The Yucatán impact was legendary bad luck in happening at the worst possible time and place. Besides setting an ocean of oil ablaze, the impact occurred at a precipitous time, when ecosystems were particularly vulnerable. If the bolide had struck a few million years earlier, when species were more diverse and food chains more robust, or a few million years later, after adjusting to other environmental calamities, dinosaurs may have pulled through.
As with other mass extinction events, the deck of life was severely shuffled in the K–Pg extinction event. No land animal heavier than 25 kilos survived, which is about the heft of a bulldog or dalmatian.
Dinosaurs were not the only land animals wiped out: so too 83% of existing lizards and snakes. The climatic calamity was simply too much to bear for all sorts of creatures, even arthropods. All told, 75% of terrestrial animal species, and about as many plants, were lost in the K–Pg extinction event. Pollinating bees suffered terribly.
Half of marine species were decimated, but only 10–22% of those in freshwater. 90% of bony fish species survived. Ray-finned fishes dominated the seas in the aftermath of K–Pg extinction. The demise of the large reptilian sea monsters of the Cretaceous opened the way for cetaceans.
K–Pg was a reenactment of extinction patterns from previous events. Large animals are inherently less well-adapted to withstand dramatic changes than smaller ones, as some niches remain habitable, whereas larger landscapes are drastically diminished during such events. That withstanding, rapid climate change can doom specialist species, as K–Pg showed with the dramatic decline of reptiles.
The toll on small animals was still high. Over 90% of mammal species worldwide were wiped out. Mammal comeback after the extinction event was surprisingly swift, abetted by the loss of predators and habitat competitors.
Amphibians, reliant upon freshwater, were largely unaffected. Insects, tortoises, and crocodiles fared relatively well.
Many insects are detrivores. Furthermore, most have at least 1 durable resting stage that allows extended dormancy.
Crocodiles and tortoises can survive for long durations without food, and both can be scavengers. All 6 groups of turtles alive at the time made it through.
One trick to making it past the extended winter that followed the Yucatán big bang was being small and mobile, and to be able to survive on what food was available. Fussy eaters did not fare well.

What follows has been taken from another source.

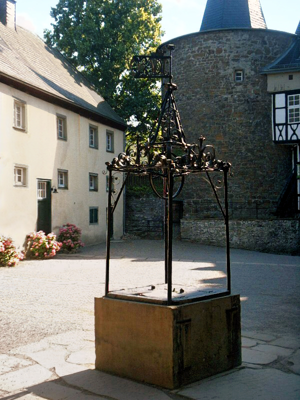 Schloss Hohenlimburg, Bergfried, Deutsches Kaltwalzmuseum, 2004
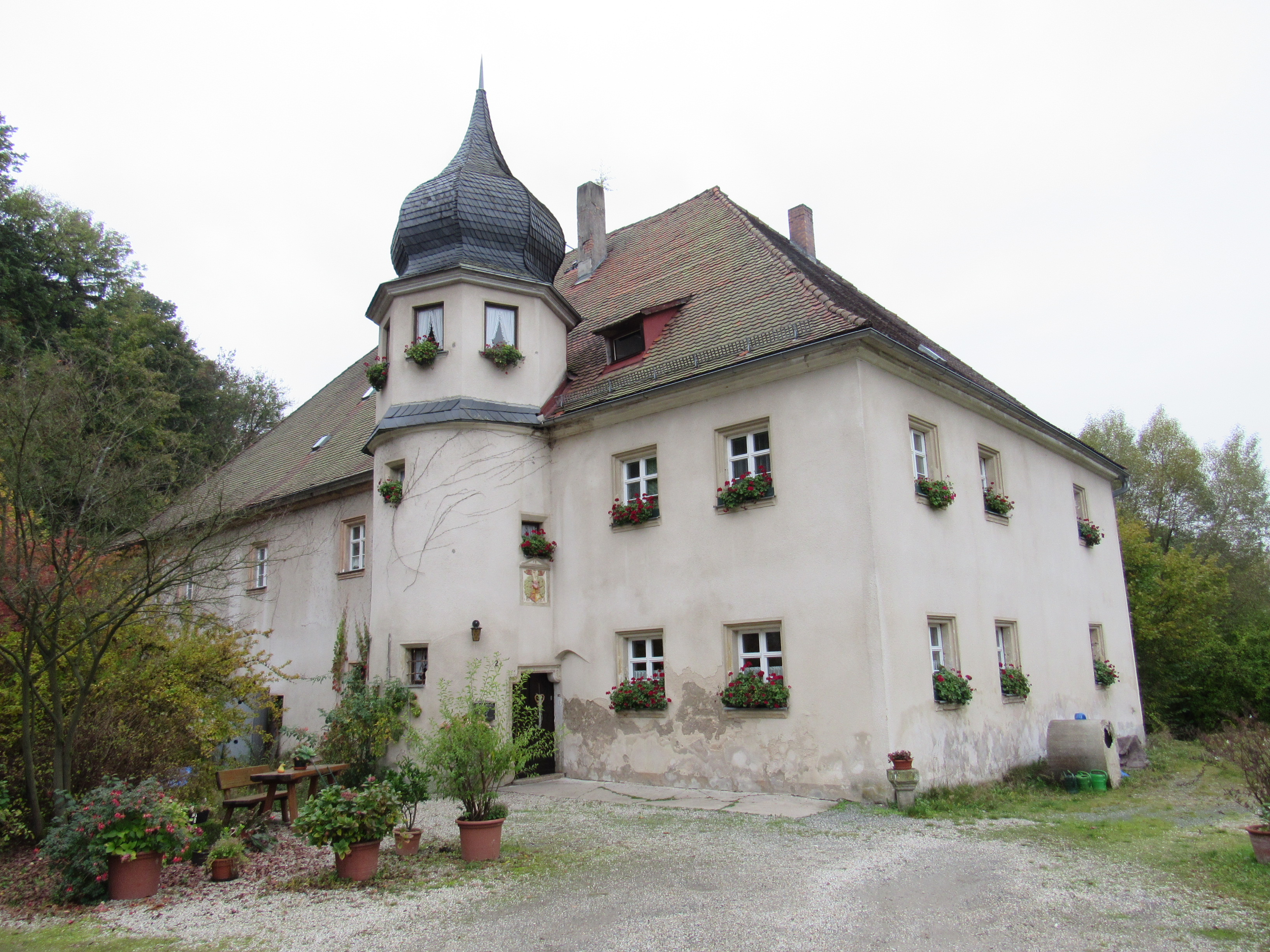 Hammerherrenschloss Rosenhammer in Weidenberg

Able to flee devastated areas, tiny dinosaur descendants winged their way past the K–Pg boundary – or at least some of them did. Being toothless, but with strong beaks, meant that birds could survive on seeds or fish the seas. Still, that as many species endured as did is surprising.
Their hardiness served them well. Birds proliferated to become the most speciose tetrapod.
Zoologists have tended to look upon the current geological era as being dominated by mammals, but it as much belongs to birds.